Cette façon de percevoir, d’étudier l’histoire de façon globale, minimise parfois un peu trop les individus et les actions qu’ils entreprennent, comme si leur décisions étaient inéluctables, comme si les acteurs de l’histoire étaient interchangeables. Jean Christian Petitfils n’est pas tombé dans ce travers, il a su subtilement faire la part de l’autonomie de décisions du roi dans un contexte qui parfois limitait ses choix.

L’auteur opère aussi une analyse de ses moyens d’action et aussi de propagande. Il n’oublie pas ses serviteurs, certains remarquables, d’autres beaucoup plus falots qui l’ont aidé dans son action et dans l’exercice du pouvoir. Dans ce portrait sans concession, il n’oublie pas les limites intellectuelles du monarque et ses nombreuses contradictions.
Jean Christian Petitfils montre bien les limites de ce pouvoir absolu qui ne l’était pas tant que ça. Il montre, en juriste, tous les mécanismes décisionnels, les contre-pouvoirs de cette époque. De fait, Louis XIV s’est appuyé sur les structures étatiques dont il a hérité sans les transformer ou les faire évoluer. D’où les difficultés récurrentes de son règne comme la mobilisation des soldats pour ses nombreuses guerres et surtout la crise financière endémique.
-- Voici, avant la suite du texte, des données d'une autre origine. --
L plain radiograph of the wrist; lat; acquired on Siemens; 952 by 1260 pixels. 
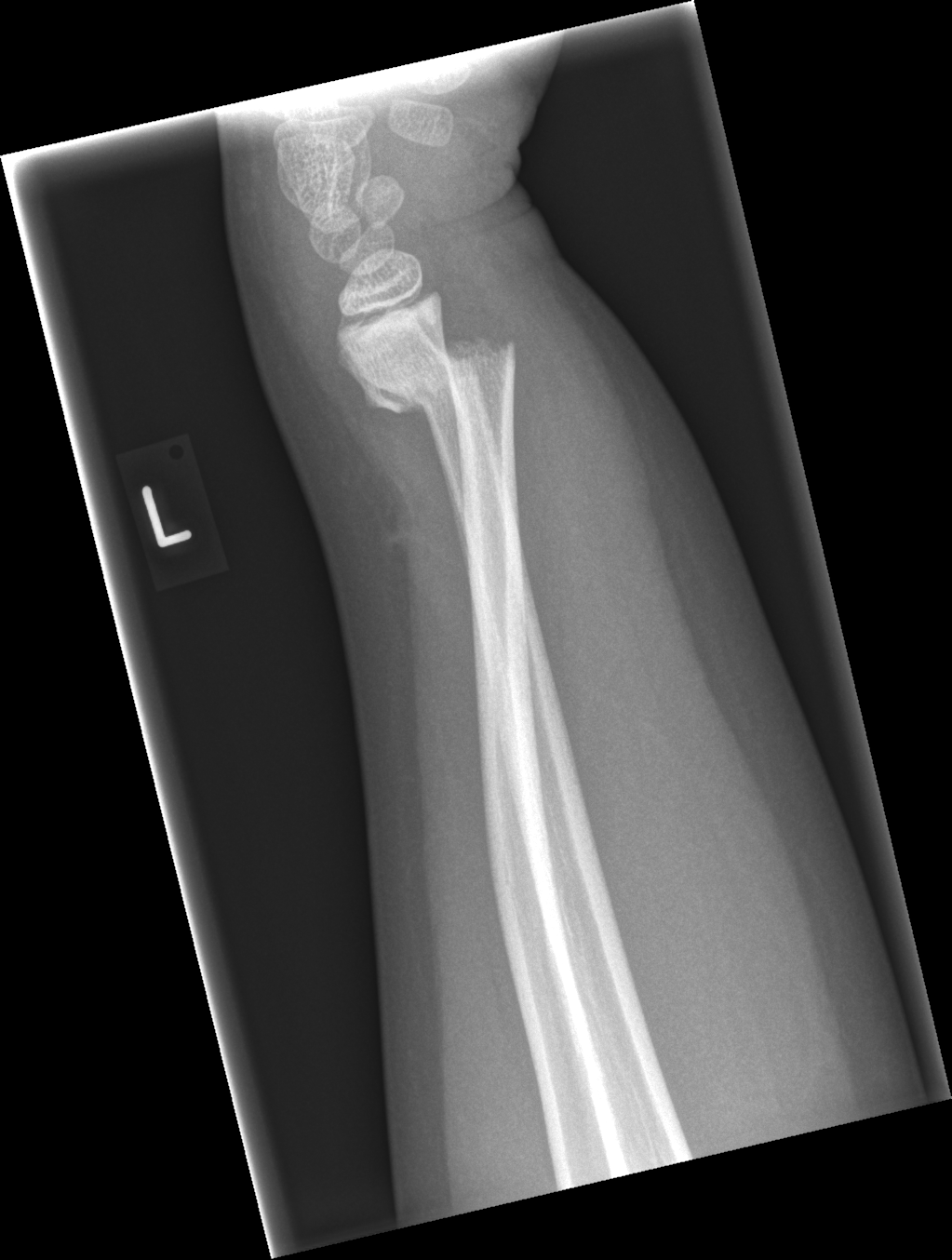 Fx — bbox(356, 328, 518, 418).
AO code 23-M/3.1.

De fait, si son règne est marqué par la fin définitive de la féodalité, il a promu une aristocratie égoïste, arque-boutée sur ses privilèges et surtout à fait montre d’un grand conservatisme qui a freiné pour de nombreuses décennies l’industrialisation de la France.

Cette biographie est facile à lire grâce à un style clair limpide qui lui a valu le grand prix de l’Académie Française lors de sa parution car les éditions Perrin viennent de la rééditer après avoir été largement réactualisée.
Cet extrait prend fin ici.